А он прежде всего воззрился в учителя: какой он, как говорит, как нюхает табак, какие у него брови, бакенбарды; потом стал изучать болтающуюся на животе его сердоликовую печатку, потом заметил, что у него большой палец правой руки раздвоен посередине и представляет подобие двойного ореха.
Потом осмотрел каждого ученика и заметил все особенности: у одного лоб и виски вогнуты внутрь головы, у другого мордастое лицо далеко выпятилось вперед, там вон у двоих, у одного справа, у другого слева, на лбу волосы растут вихорком и т. д., всех заметил и изучил, как кто смотрит.
Один с уверенностью глядит на учителя, просит глазами спросить себя, почешет колени от нетерпения, потом голову. А у другого на лице то выступает, то прячется краска – он сомневается, колеблется. Третий упрямо смотрит вниз, пораженный боязнью, чтоб его не спросили. Иной ковыряет в носу и ничего не слушает. Тот должен быть ужасный силач, а этот черненький – плут. И доску, на которой пишут задачи, заметил, даже мел и тряпку, которою стирают с доски. Кстати тут же представил и себя, как он сидит, какое у него должно быть лицо, что другим приходит на ум, когда они глядят на него, каким он им представляется?

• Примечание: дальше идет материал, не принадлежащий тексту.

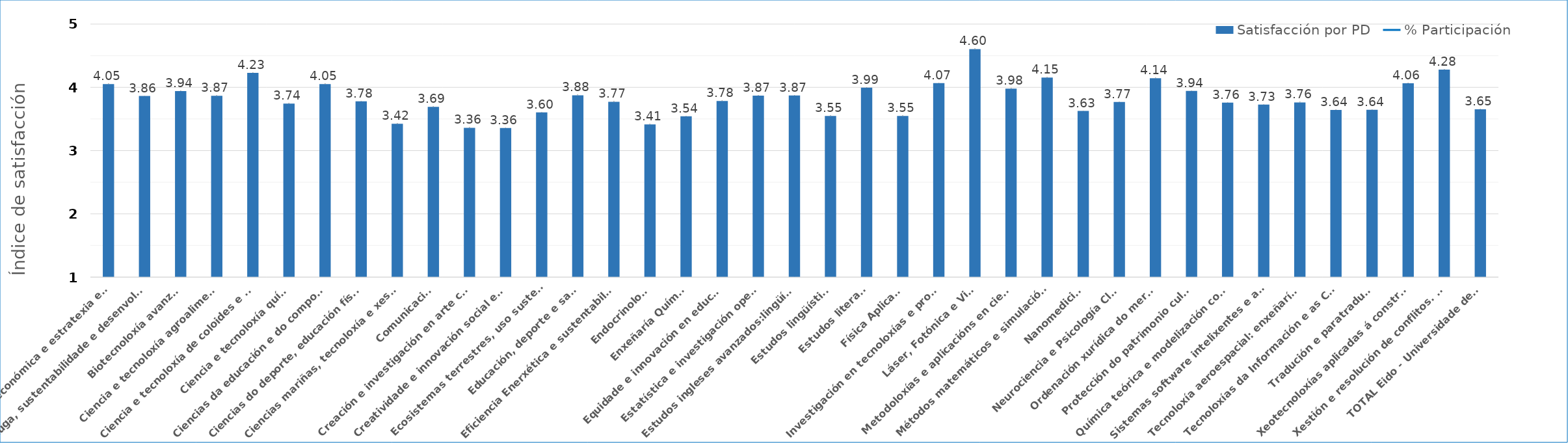
| Category | Satisfacción por PD |
|---|---|
| Análise económica e estratexia empresarial | 4.052 |
| Auga, sustentabilidade e desenvolvemento | 3.863 |
| Biotecnoloxía avanzada | 3.941 |
| Ciencia e tecnoloxía agroalimentaria | 3.866 |
| Ciencia e tecnoloxía de coloides e interfaces | 4.23 |
| Ciencia e tecnoloxía química | 3.743 |
| Ciencias da educación e do comportamiento | 4.05 |
| Ciencias do deporte, educación física e actividade física saudable | 3.779 |
| Ciencias mariñas, tecnoloxía e xestión (Campus do Mar) | 3.423 |
| Comunicación | 3.692 |
| Creación e investigación en arte contemporánea | 3.36 |
| Creatividade e innovación social e sustentable | 3.357 |
| Ecosistemas terrestres, uso sustentable e implicacións ambientais | 3.605 |
| Educación, deporte e saúde | 3.875 |
| Eficiencia Enerxética e sustentabilidade en enxeñaría e arquitectura | 3.772 |
| Endocrinoloxía | 3.413 |
| Enxeñaría Química | 3.543 |
| Equidade e innovación en educación | 3.785 |
| Estatística e investigación operativa | 3.869 |
| Estudos ingleses avanzados:lingüística, literatura e cultura | 3.871 |
| Estudos lingüísticos | 3.549 |
| Estudos literarios | 3.994 |
| Física Aplicada | 3.547 |
| Investigación en tecnoloxías e procesos avanzados na industria | 4.068 |
| Láser, Fotónica e Visión | 4.604 |
| Metodoloxías e aplicacións en ciencias da vida | 3.979 |
| Métodos matemáticos e simulación numérica en enxeñaría e ciencias aplicadas | 4.154 |
| Nanomedicina | 3.626 |
| Neurociencia e Psicología Clínica | 3.768 |
| Ordenación xurídica do mercado | 4.144 |
| Protección do patrimonio cultural | 3.944 |
| Química teórica e modelización computacional | 3.759 |
| Sistemas software intelixentes e adaptables | 3.729 |
| Tecnoloxía aeroespacial: enxeñarías electromagnética, electrónica, informática e mecánica | 3.762 |
| Tecnoloxías da Información e as Comunicacións | 3.642 |
| Tradución e paratradución | 3.645 |
| Xeotecnoloxías aplicadas á construción, enerxía e industria | 4.064 |
| Xestión e resolución de conflitos. Menores, Familia e Xusticia terapéutica | 4.281 |
| TOTAL Eido - Universidade de Vigo | 3.654 |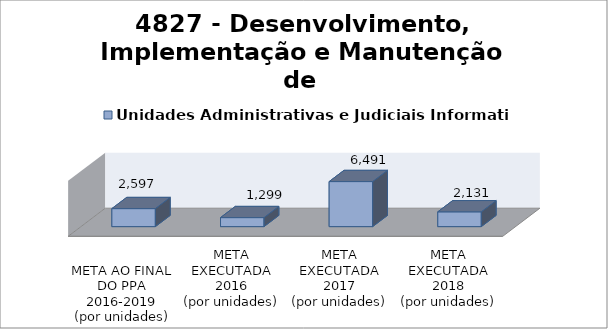
| Category | Unidades Administrativas e Judiciais Informatizadas |
|---|---|
| 
META AO FINAL
DO PPA
2016-2019
(por unidades)
 | 2597 |
| META EXECUTADA
2016
(por unidades) | 1299 |
| META EXECUTADA
2017
(por unidades) | 6491 |
| META EXECUTADA
2018
(por unidades) | 2131 |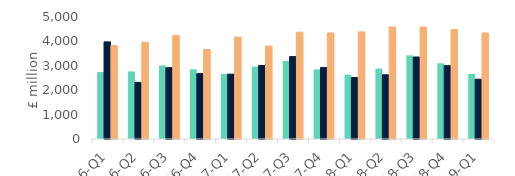
| Category | First-time
buyers | Homemovers | Homowner remortgaging |
|---|---|---|---|
| 16-Q1 | 2742.712 | 3980.381 | 3827.899 |
| 16-Q2 | 2770.191 | 2320.074 | 3966.283 |
| 16-Q3 | 3014.212 | 2923.647 | 4237.307 |
| 16-Q4 | 2856.788 | 2677.609 | 3670.023 |
| 17-Q1 | 2669.071 | 2658.067 | 4175.16 |
| 17-Q2 | 2966.031 | 3014.72 | 3809.016 |
| 17-Q3 | 3195.939 | 3376.675 | 4377.59 |
| 17-Q4 | 2850.447 | 2929.678 | 4346.57 |
| 18-Q1 | 2637.853 | 2521.875 | 4390.714 |
| 18-Q2 | 2886.116 | 2632.518 | 4592.689 |
| 18-Q3 | 3426.505 | 3360.306 | 4591.474 |
| 18-Q4 | 3102.975 | 3006.197 | 4490.901 |
| 19-Q1 | 2666.242 | 2450.406 | 4343.986 |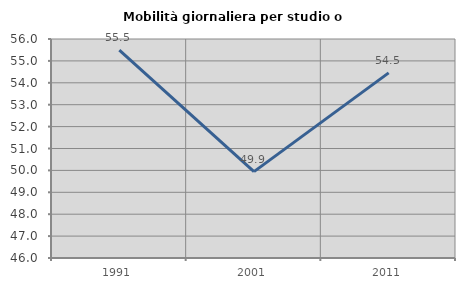
| Category | Mobilità giornaliera per studio o lavoro |
|---|---|
| 1991.0 | 55.488 |
| 2001.0 | 49.944 |
| 2011.0 | 54.453 |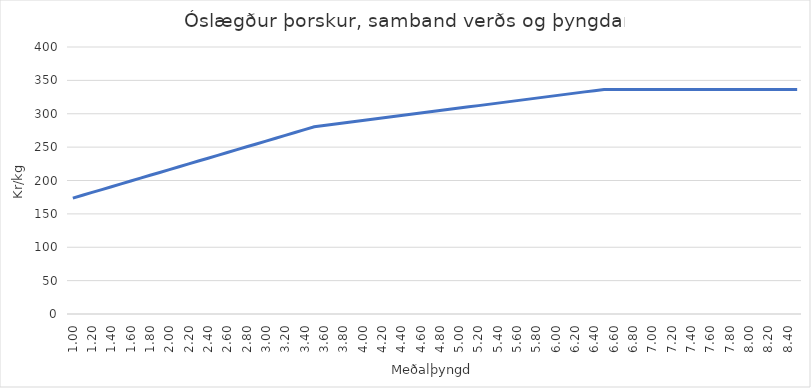
| Category | Series 0 |
|---|---|
| 1.0 | 173.587 |
| 1.1 | 177.86 |
| 1.2 | 182.133 |
| 1.3 | 186.406 |
| 1.4 | 190.679 |
| 1.5 | 194.952 |
| 1.6 | 199.225 |
| 1.7 | 203.498 |
| 1.8 | 207.77 |
| 1.9 | 212.043 |
| 2.0 | 216.316 |
| 2.1 | 220.589 |
| 2.2 | 224.862 |
| 2.3 | 229.135 |
| 2.4 | 233.408 |
| 2.5 | 237.681 |
| 2.6 | 241.954 |
| 2.7 | 246.227 |
| 2.8 | 250.5 |
| 2.9 | 254.773 |
| 3.0 | 259.045 |
| 3.1 | 263.318 |
| 3.2 | 267.591 |
| 3.3 | 271.864 |
| 3.4 | 276.137 |
| 3.5 | 280.41 |
| 3.6 | 282.279 |
| 3.7 | 284.149 |
| 3.8 | 286.018 |
| 3.9 | 287.888 |
| 4.0 | 289.757 |
| 4.1 | 291.626 |
| 4.2 | 293.496 |
| 4.3 | 295.365 |
| 4.4 | 297.235 |
| 4.5 | 299.104 |
| 4.6 | 300.973 |
| 4.7 | 302.843 |
| 4.8 | 304.712 |
| 4.9 | 306.582 |
| 5.0 | 308.451 |
| 5.1 | 310.32 |
| 5.2 | 312.19 |
| 5.3 | 314.059 |
| 5.4 | 315.929 |
| 5.5 | 317.798 |
| 5.6 | 319.667 |
| 5.7 | 321.537 |
| 5.8 | 323.406 |
| 5.9 | 325.276 |
| 6.0 | 327.145 |
| 6.1 | 329.014 |
| 6.2 | 330.884 |
| 6.3 | 332.753 |
| 6.4 | 334.623 |
| 6.50000000000001 | 336.492 |
| 6.6 | 336.492 |
| 6.7 | 336.492 |
| 6.80000000000001 | 336.492 |
| 6.90000000000001 | 336.492 |
| 7.00000000000001 | 336.492 |
| 7.100000000000009 | 336.492 |
| 7.200000000000009 | 336.492 |
| 7.300000000000009 | 336.492 |
| 7.400000000000008 | 336.492 |
| 7.500000000000008 | 336.492 |
| 7.600000000000008 | 336.492 |
| 7.700000000000007 | 336.492 |
| 7.800000000000007 | 336.492 |
| 7.900000000000007 | 336.492 |
| 8.000000000000007 | 336.492 |
| 8.100000000000007 | 336.492 |
| 8.200000000000006 | 336.492 |
| 8.300000000000006 | 336.492 |
| 8.400000000000006 | 336.492 |
| 8.500000000000005 | 336.492 |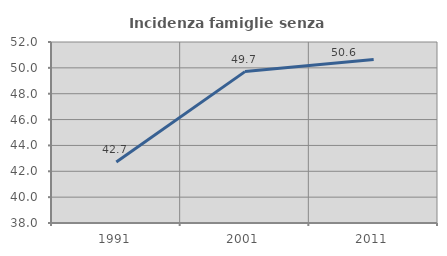
| Category | Incidenza famiglie senza nuclei |
|---|---|
| 1991.0 | 42.716 |
| 2001.0 | 49.71 |
| 2011.0 | 50.647 |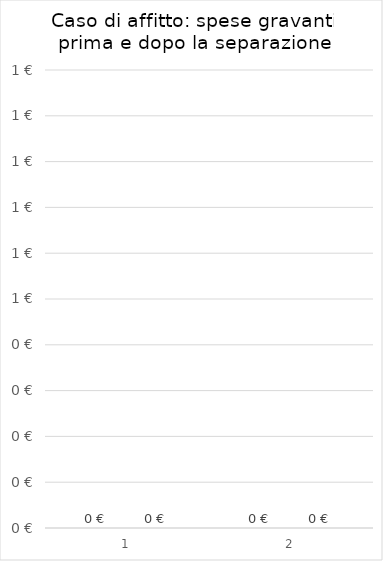
| Category | Prima | Dopo |
|---|---|---|
| 0 | 0 | 0 |
| 1 | 0 | 0 |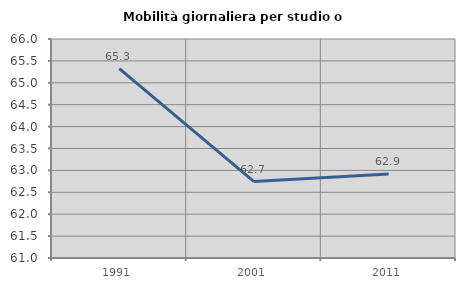
| Category | Mobilità giornaliera per studio o lavoro |
|---|---|
| 1991.0 | 65.325 |
| 2001.0 | 62.745 |
| 2011.0 | 62.919 |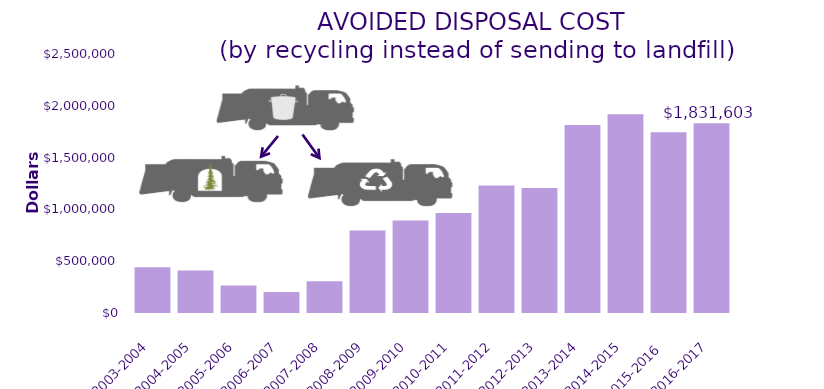
| Category | Series 0 |
|---|---|
| 2003-2004 | 441448 |
| 2004-2005 | 409423 |
| 2005-2006 | 264439 |
| 2006-2007 | 202229 |
| 2007-2008 | 305480 |
| 2008-2009 | 795984 |
| 2009-2010 | 892007 |
| 2010-2011 | 966033 |
| 2011-2012 | 1229504.93 |
| 2012-2013 | 1205941 |
| 2013-2014 | 1814648 |
| 2014-2015 | 1918584 |
| 2015-2016  | 1744309 |
| 2016-2017 | 1831603 |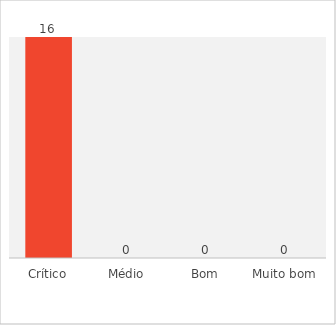
| Category | Volume |
|---|---|
| Crítico | 16 |
| Médio | 0 |
| Bom | 0 |
| Muito bom | 0 |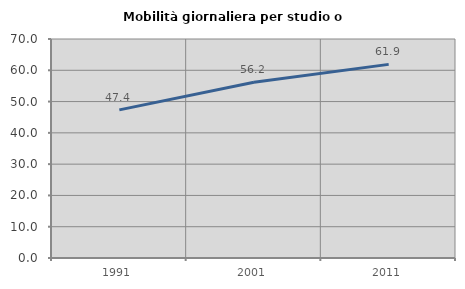
| Category | Mobilità giornaliera per studio o lavoro |
|---|---|
| 1991.0 | 47.353 |
| 2001.0 | 56.204 |
| 2011.0 | 61.887 |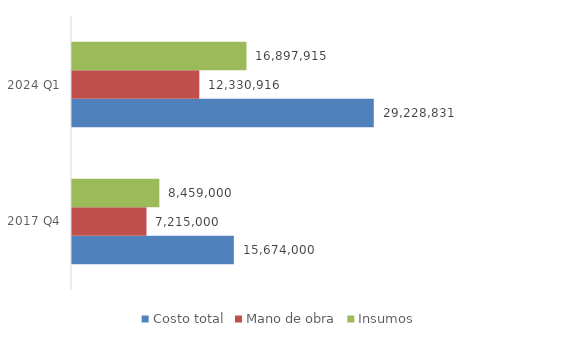
| Category | Costo total | Mano de obra | Insumos |
|---|---|---|---|
| 2017 Q4 | 15674000 | 7215000 | 8459000 |
| 2024 Q1 | 29228831.127 | 12330916 | 16897915.127 |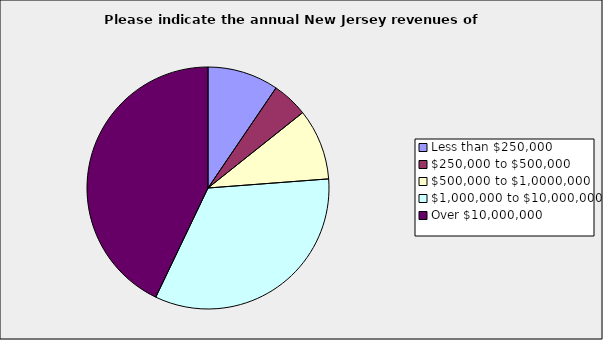
| Category | Series 0 |
|---|---|
| Less than $250,000 | 0.095 |
| $250,000 to $500,000 | 0.048 |
| $500,000 to $1,0000,000 | 0.095 |
| $1,000,000 to $10,000,000 | 0.333 |
| Over $10,000,000 | 0.429 |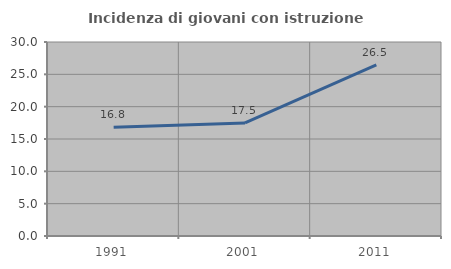
| Category | Incidenza di giovani con istruzione universitaria |
|---|---|
| 1991.0 | 16.832 |
| 2001.0 | 17.48 |
| 2011.0 | 26.459 |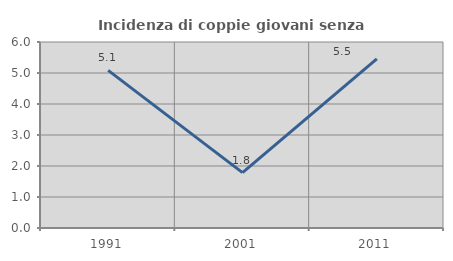
| Category | Incidenza di coppie giovani senza figli |
|---|---|
| 1991.0 | 5.085 |
| 2001.0 | 1.786 |
| 2011.0 | 5.455 |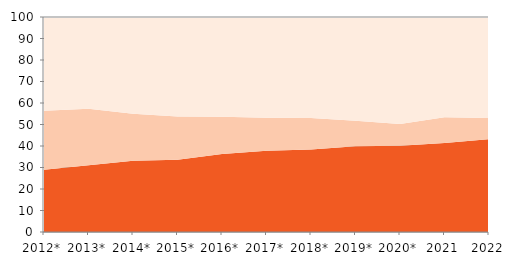
| Category | Запослени | Незапослени | Становништво ван радне снаге |
|---|---|---|---|
| 2012* | 28.933 | 27.449 | 60.121 |
| 2013* | 31.02 | 26.254 | 57.937 |
| 2014* | 33.188 | 21.789 | 57.566 |
| 2015* | 33.569 | 20.14 | 57.965 |
| 2016* | 36.251 | 17.321 | 56.155 |
| 2017* | 37.733 | 15.385 | 55.407 |
| 2018* | 38.335 | 14.745 | 55.035 |
| 2019* | 39.834 | 11.956 | 54.756 |
| 2020* | 40.069 | 10.188 | 55.385 |
| 2021 | 41.345 | 12.066 | 52.981 |
| 2022 | 43.2 | 9.8 | 52.1 |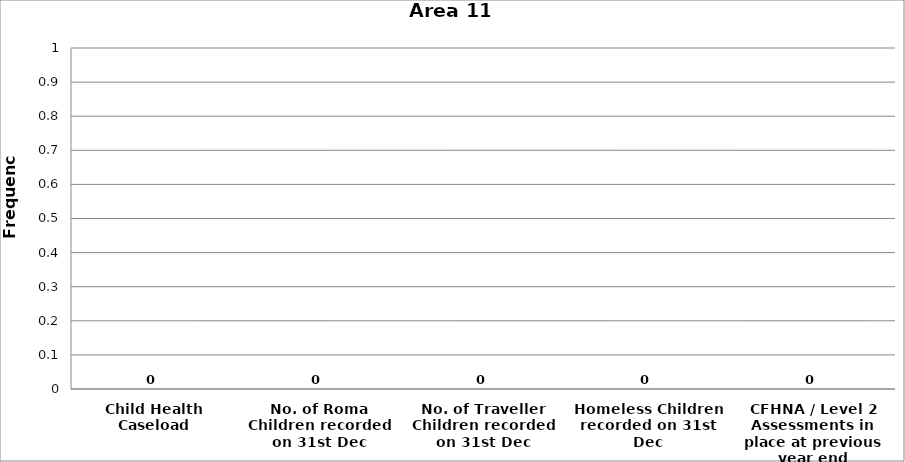
| Category | Area 11 |
|---|---|
| Child Health Caseload | 0 |
| No. of Roma Children recorded on 31st Dec | 0 |
| No. of Traveller Children recorded on 31st Dec | 0 |
| Homeless Children recorded on 31st Dec | 0 |
| CFHNA / Level 2 Assessments in place at previous year end | 0 |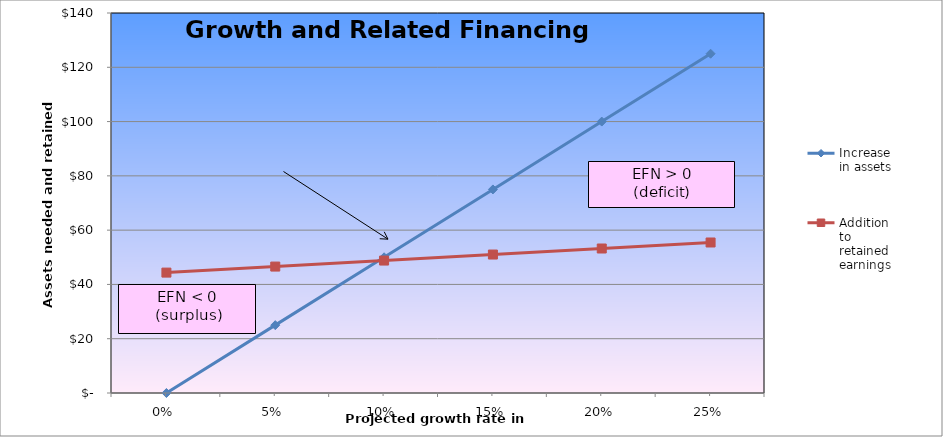
| Category | Increase
in assets | Addition
to
retained
earnings |
|---|---|---|
| 0.0 | 0 | 44.36 |
| 0.05 | 25 | 46.578 |
| 0.1 | 50 | 48.796 |
| 0.15 | 75 | 51.014 |
| 0.2 | 100 | 53.232 |
| 0.25 | 125 | 55.45 |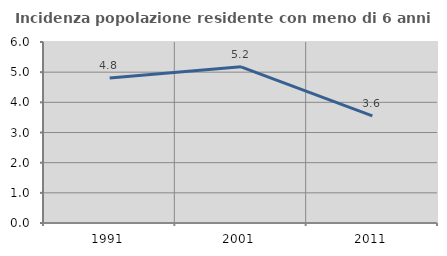
| Category | Incidenza popolazione residente con meno di 6 anni |
|---|---|
| 1991.0 | 4.806 |
| 2001.0 | 5.176 |
| 2011.0 | 3.55 |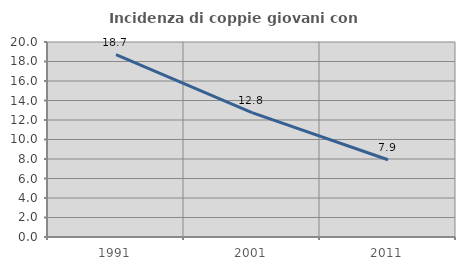
| Category | Incidenza di coppie giovani con figli |
|---|---|
| 1991.0 | 18.706 |
| 2001.0 | 12.755 |
| 2011.0 | 7.923 |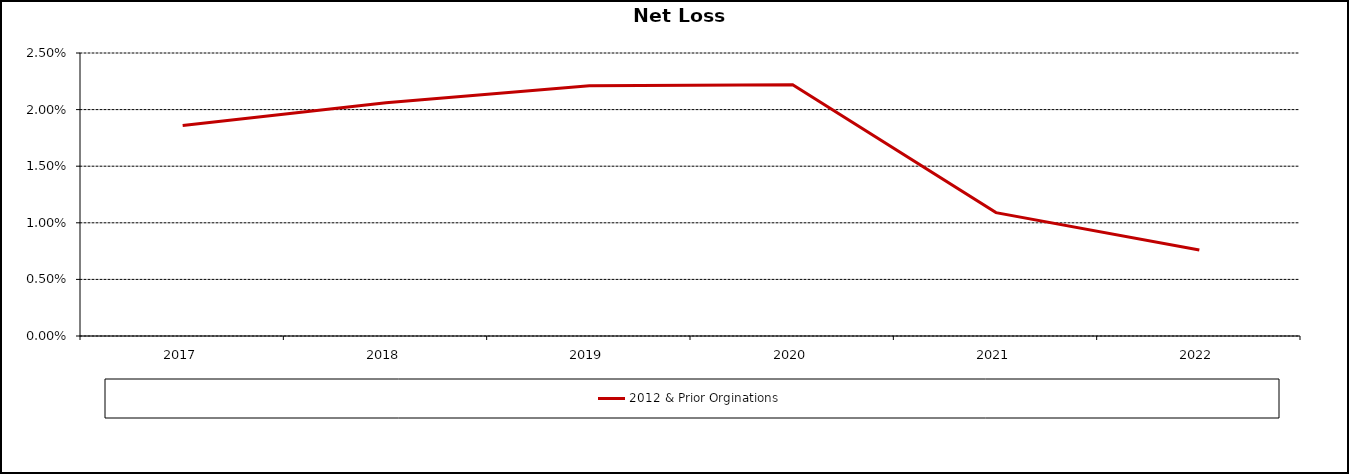
| Category | 2012 & Prior Orginations |
|---|---|
| 2017.0 | 0.019 |
| 2018.0 | 0.021 |
| 2019.0 | 0.022 |
| 2020.0 | 0.022 |
| 2021.0 | 0.011 |
| 44926.0 | 0.008 |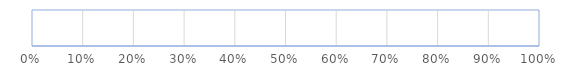
| Category | Series 0 |
|---|---|
| 0 | 0 |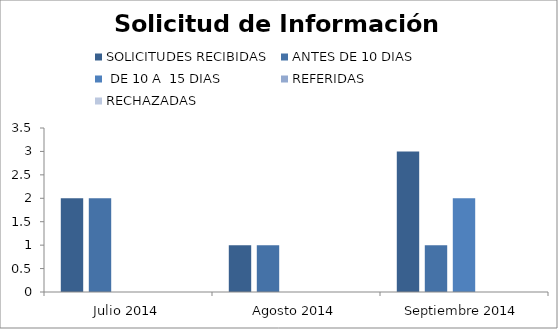
| Category | SOLICITUDES RECIBIDAS | ANTES DE 10 DIAS |  DE 10 A  15 DIAS  | REFERIDAS | RECHAZADAS |
|---|---|---|---|---|---|
| Julio 2014 | 2 | 2 | 0 | 0 | 0 |
| Agosto 2014 | 1 | 1 | 0 | 0 | 0 |
| Septiembre 2014 | 3 | 1 | 2 | 0 | 0 |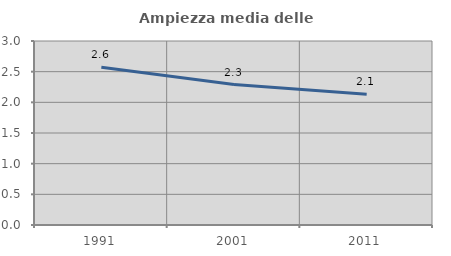
| Category | Ampiezza media delle famiglie |
|---|---|
| 1991.0 | 2.572 |
| 2001.0 | 2.291 |
| 2011.0 | 2.13 |

– О чем я говорил сейчас? – вдруг спросил его учитель, заметив, что он рассеянно бродит глазами по всей комнате.
К удивлению его, Райский сказал ему от слова до слова, что он говорил.
– Что же это значит? – дальше спросил учитель.
Райский не знал: он так же машинально слушал, как и смотрел, и ловил ухом только слова.
Учитель повторил объяснение. Борис опять слушал, как раздавались слова: иное учитель скажет коротко и густо, точно оборвет, другое растянет, будто пропоет, вдруг слов десять посыплются, как орехи.
– Ну? – спросил учитель.
Райский покраснел, даже вспотел немного от страха, что не знает, в чем дело, и молчал.
Это был учитель математики. Он пошел к доске, написал задачу, начал толковать.
Райский только глядел, как проворно и крепко пишет он цифры, как потом идет к нему прежде брюхо учителя с сердоликовой печаткой, потом грудь с засыпанной табаком манишкой. Ничего не ускользнуло от Райского, только ускользнуло решение задачи.
Кое-как он достиг дробей, достиг и до четырех правил из алгебры, когда же дело дошло до уравнений, Райский утомился напряжением ума и дальше не пошел, оставшись совершенно равнодушным к тому, зачем и откуда извлекают квадратный корень.